With a sizeable 40% for the ANC, De Schepper saidit is not necessary for every party to agree fully on all matters. She adds that it also remains to be seen whether parties are willing to accept the ANC’s invitation and if they are willing to work together with not just the ANC, but also each other.

“There are parties with starkly different (even opposing) mandates and some parties may ‘uninvite’ themselves. In the end, it is important to have a government that works efficiently and is able to implement coherent, realistic and sustainable policies without too much delay.”

De Schepper said South Africa’s financial market assets remain sensitive to the political news cycle and this is likely to remain the case until we have clarity on the new government’s composition.

“The Rand exchange rate has steadily, albeit slowly, weakened against the major currencies since the election last week. The rand is currently about 2% weaker to the euro, pound and dollar from Thursday last week. The JSE ALSI is flat compared to a week ago.

“However, broadly speaking, South Africa’s assets have been significantly more stable than the swings experienced in Mexico and India after their election news broke,” said De Schepper.

ALSO READ: Declining GDP dominated economic news in SA this week

Uncertainty about coalitions weighed on the Rand

Isaac Matshego and Busisiwe Nkonki, economists at the Nedbank Group Economic Unit, also point to the Rand weakening further this week as the uncertainty surrounding post-election coalition talks weighed on the local unit.

“Markets were hoping that the ANC would form a coalition with the “business-friendly” DA. However, the leading party suggested a government of national unity, which would see several parties with divergent policies ruling alongside the ANC.

“Unfortunately, the ANC’s decision did very little to abate concerns about the future direction of policy. The Rand traded weaker at R18.90 against the dollar, R24.20 against the pound and R20.60 against the euro,” said Matshego and Nkonki.

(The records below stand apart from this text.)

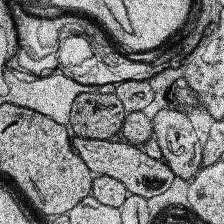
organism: Human
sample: Temporal Lobe
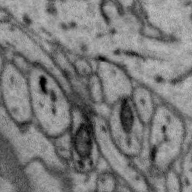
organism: Zebra finch
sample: Brain
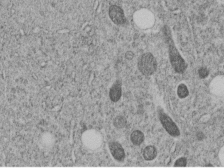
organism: C. elegans
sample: C. elegans embryo early stage
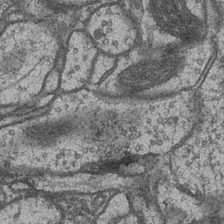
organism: Drosophila
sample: Optic medulla
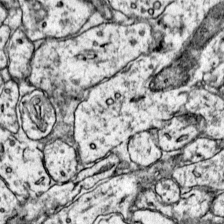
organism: Mouse
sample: Primary visual cortex
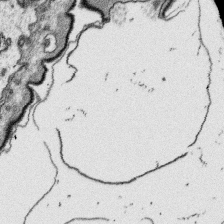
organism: Platynereis dumerilii
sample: Parapodia
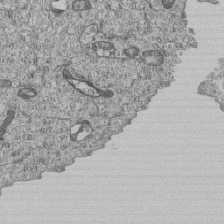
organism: Human
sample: MDA-MB-231 cells
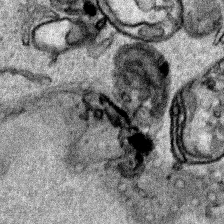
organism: Human
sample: Mitochondria in HCT116 cells
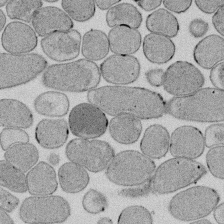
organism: E. coli
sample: Bacterial nucleoid
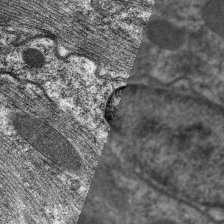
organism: C. elegans
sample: Pharynx
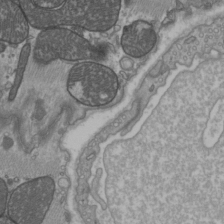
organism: C57BL Mouse
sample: Heart
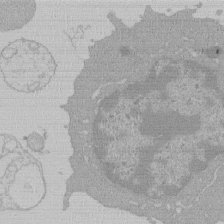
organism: Mouse
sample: Activated Pmel transgenic CD8+ T Cells
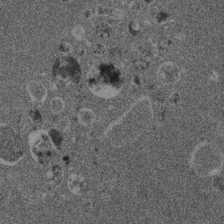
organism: Mouse
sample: Dividing mouse embryo 1 cell stage
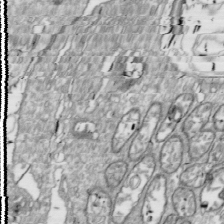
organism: Drosophila
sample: Cell division; meiosis; drosophila spermatocytes
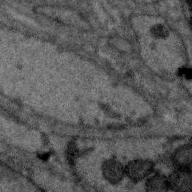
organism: Zebra finch
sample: Brain
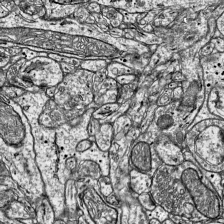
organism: Mouse
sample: Visual Cortex
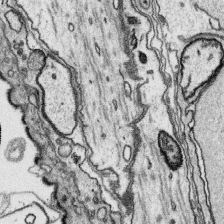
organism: Platynereis dumerilii
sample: Parapodia
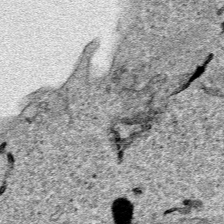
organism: Human
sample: Mitochondria in HCT116 cells
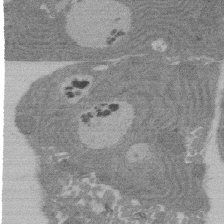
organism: Rat
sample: Salivary granule
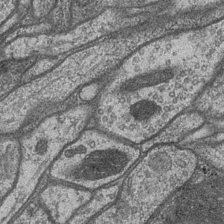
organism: Drosophila
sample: Optic medulla
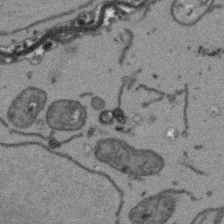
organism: Arabidopsis thaliana
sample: Root tip
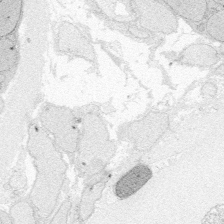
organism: Zebrafish
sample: Whole-Brain
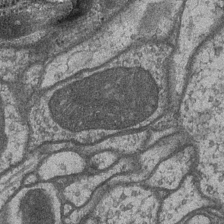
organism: Drosophila
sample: Optic medulla
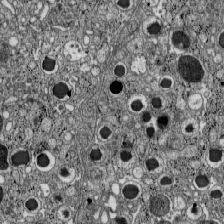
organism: C57BL Mouse
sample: Pancreatic islet
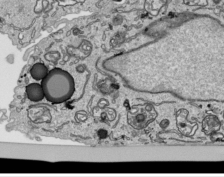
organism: Human
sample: Mitochondria in HCT116 cells
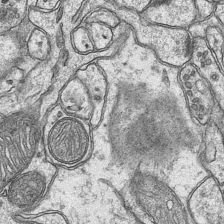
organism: Mouse
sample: CA1 Hippocampus
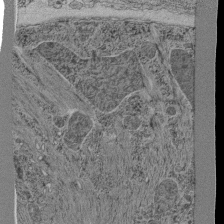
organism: C. elegans
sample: C. elegans pharynx
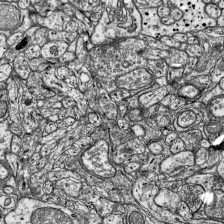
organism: Mouse
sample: Visual Cortex
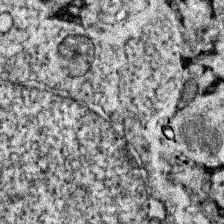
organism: Zebrafish
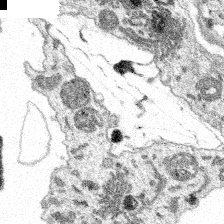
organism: Spongilla lacustris
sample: Multiple
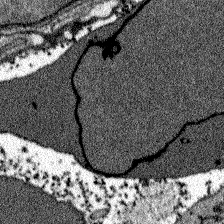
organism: Zebrafish
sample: Larval olfactory bulb
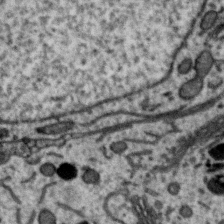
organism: Zebra finch
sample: Brain
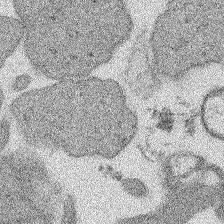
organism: Human
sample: HeLa cells
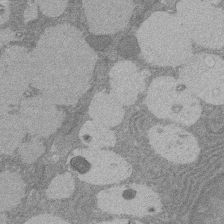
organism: Rat
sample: Salivary granule
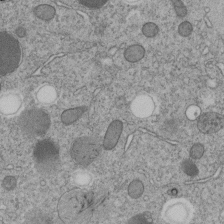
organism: C. elegans
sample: C. elegans embryo early stage
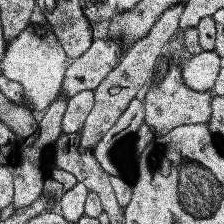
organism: Human
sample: Temporal Lobe
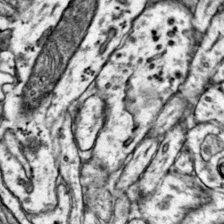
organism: Mouse
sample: Primary visual cortex
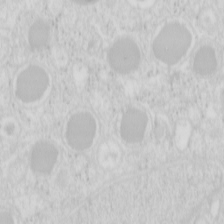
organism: Mouse
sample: Pancreas
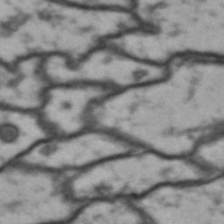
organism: Drosophila
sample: Brain
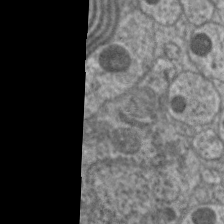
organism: C. elegans
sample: Pharynx
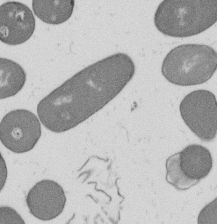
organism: B. subtilis
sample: Bacterial spore
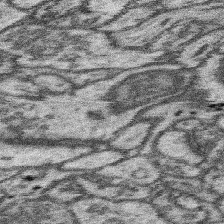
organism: Mouse
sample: Somatosensory cortex neuropil
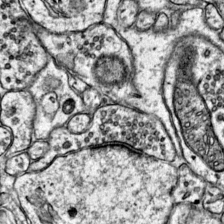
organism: Mouse
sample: Primary visual cortex
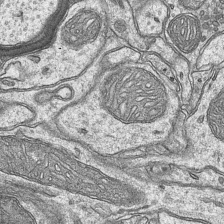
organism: Mouse
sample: CA1 Hippocampus

Mamello Matikinca-Ngwenya, Siphamandla Mkhwanazi, Thanda Sithole and Koketso Mano, economists at FNB, say with the ANC failing to gain an outright majority for the first time since 1994, the political landscape has sparked intense political horse-trading.

They point out that the president, when he announced that the ANC would talk about a government of national unity, emphasised that the primary goals of this government must be to address job creation and inclusive growth, the high cost of living, service delivery and the issues of crime and corruption. Both markets and society will likely take a constructive view of this option, they say.

ALSO READ: ANC’s surprise move: Unity government proposal rocks political boat

Economists to review NGU’s effects once it’s in place

“We will be ready to review our macroeconomic projections once the invited political parties have agreed on the government of national unity for the new administration,” they said.

They expect that the new administration will face difficult policy choices. “Preserving energy reforms and improving logistics through the Freight Logistics Roadmap is paramount, particularly in unlocking new investment.

“At 11.2% of GDP between 2012 and 2023, fixed investment falls short of the 2030 target of 20% envisioned by the National Development Plan (NDP), published more than ten years ago. All else constant, we linearly approximate that had private sector fixed investment gradually lifted from 11.7% in 2014 to around 20% by 2019, the economy would have expanded by around 2.5% to 3.0% over that period, sufficient to stabilise government debt,”they said.

While difficult political choices are being made, they say prioritising the rule of law, stability and growth should be the focus.

“Thereafter, the effective implementation of pro-growth policies early in the new administration’s term will ensure that macroeconomic fundamentals improve over the medium term. This is pivotal for the economy’s transition to a key destination for private-sector investment, enabling the reaching of NDP goals,” they added.